The country is facing an enormous economic challenge that could result in a financial crisis as debt continues to increase and little is being done to create new sources of income. Adding to the situation is the refusal of the opposition to approve the tax reform that will generate new revenue, the government’s refusal to spending cuts and a “negative” tax collection due to tax evasion, both individual and corporate.
How did we there here?
In 2009, then president Oscar Arias introduced the “Plan Escudo” (Shield Plan), aiming to mitigate the impact of the global crisis. This prompted government spending, especially in public employment, without any genuine increase in revenue.
Since that time numerous obligations were approved, many were noble, but without asking where will the money come from. Add to this the salary and pension situation of the public employees.

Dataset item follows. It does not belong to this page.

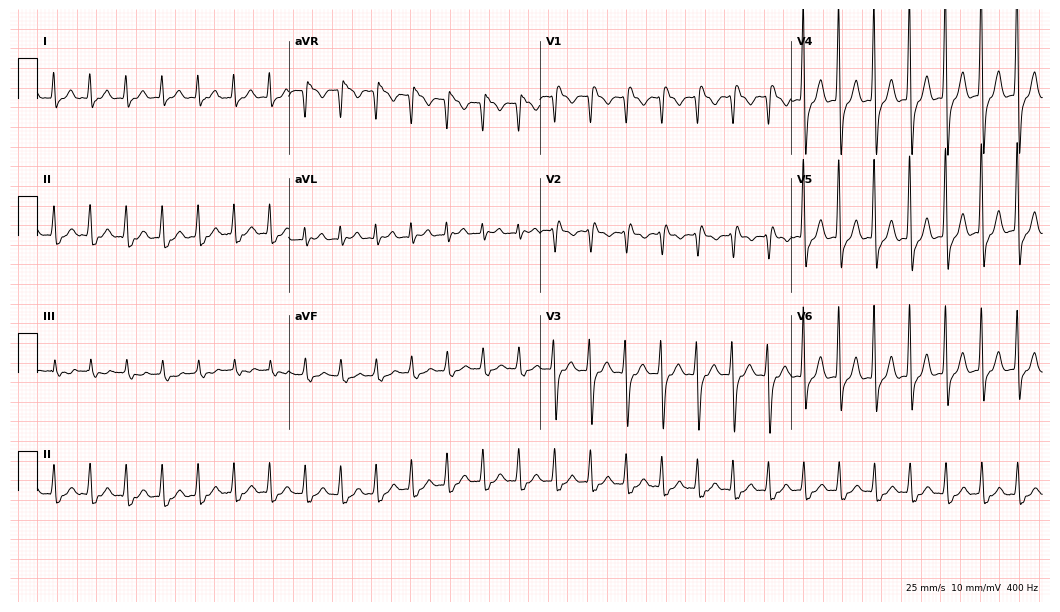
Standard 12-lead ECG recorded from a 53-year-old male (10.2-second recording at 400 Hz). The tracing shows sinus tachycardia (a sinus rate of 100 beats per minute or more).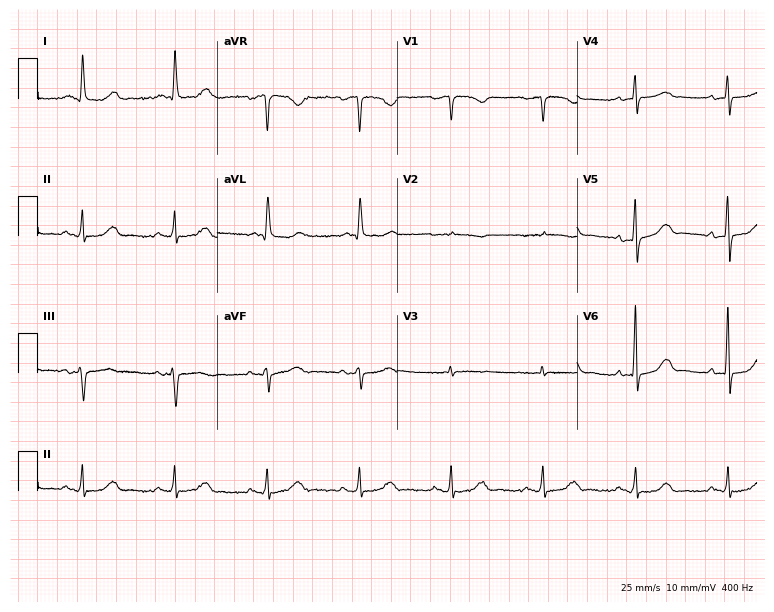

Tax evasion, both on sales and income, has become a huge stumbling block for the government. This has led each year the government to borrow, not only to meet basic expenses, but to pay down the debt accumulated in the previous year.
Financial experts say that the country is in a vicious circle: Half of next year’s budget will be financed with debt, and one-third of it will go to pay old debt and interest.
Adelfang says the circle is nothing more than a variant of the Ponzi scheme.
Ponzi schemes occasionally begin legitimately until failure to achieve the returns expected, then continues under fraudulent terms. The scheme get its name from, in the 1920s, in the U.S., when Charles Ponzi promised high returns in a short time for investment in his business.
At the beginning Ponzi could fulfill his promises of paying generous interest with the continuous flow of money from people investing every day. It ended when confidence in Ponzi was lost (that is no new investors) because of a publication of the Boston Post revealing the scheme.
While Costa Rica has the confidence of the lenders who believe they will get back their money (and interest), but if the country does not generate substantive changes to improve the situation, since the scheme requires a continual stream of investments, it sooner or later, falls apart.